If the source of a line l in a subcircuit  $C_i$  is a primary input or a gate outside of  $C_i$ , line l is a pseudo primary input of subcircuit  $C_i$ .

An example is shown in Fig.2.  $PI_1 - PI_8$  and  $PO_1 - PO_2$ represent the primary inputs and primary outputs in the original circuit respectively. Now suppose that the original circuit  $C_{orig}$  is partitioned into three subcircuits  $C_1, C_2$  and  $C_3$ . Then, line  $l_3$  and  $PI_{5-8}$  are *PPIs* of subcircuit  $C_2$ , and lines  $l_1, l_2, l_4$ , and  $l_5$  are *PPIs* of subcircuit  $C_3$ . Also, " $CUT(C_1, C_2)$ , " $CUT(C_1, C_3)$ and " $CUT(C_2, C_3)$  are equal to 1, 1 and 2 respectively. After all, they make the value of " $CUT_{total}$  4.

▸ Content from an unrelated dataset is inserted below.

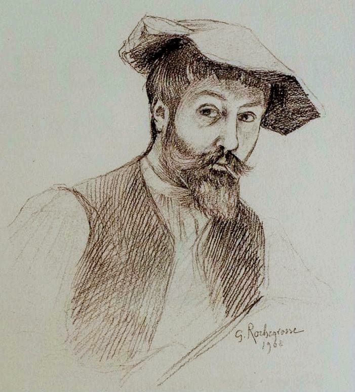 Autoportrait de Rochegrosse réalisé en 1908 et publié dans le livre de Charpentier "le Chevalier aux fleurs".

Fig.2 Example for cut definition

#### 4. Idea for Evaluating Upper Bound

We present a method for evaluating an upper bound, using the circuit partition. In this section, we present the basic idea, that is, the original circuit  $C_{orig}$  is partitioned into subcircuits  $C_i$  (i = 1, 2, ..., k) so as to make exhaustive enumeration for each subcircuit be possible. In order to realize this basic idea, we have to consider two problems, (1) computation time and (2) accuracy of upper bound.

#### 4.1 Basic Idea

We present the basic idea for obtaining an upper bound for the number of switching gates. The original circuit is partitioned into subcircuits  $C_i$  (i = 1, 2, ..., k). The maximum number of switching gates for each  $C_i$  can be calculated by the exhaustive enumeration for *PPIs*, then, the upper bound for the original circuit is obtained by the sum of those maximum numbers for  $C_i$  (i = 1, 2, ..., k).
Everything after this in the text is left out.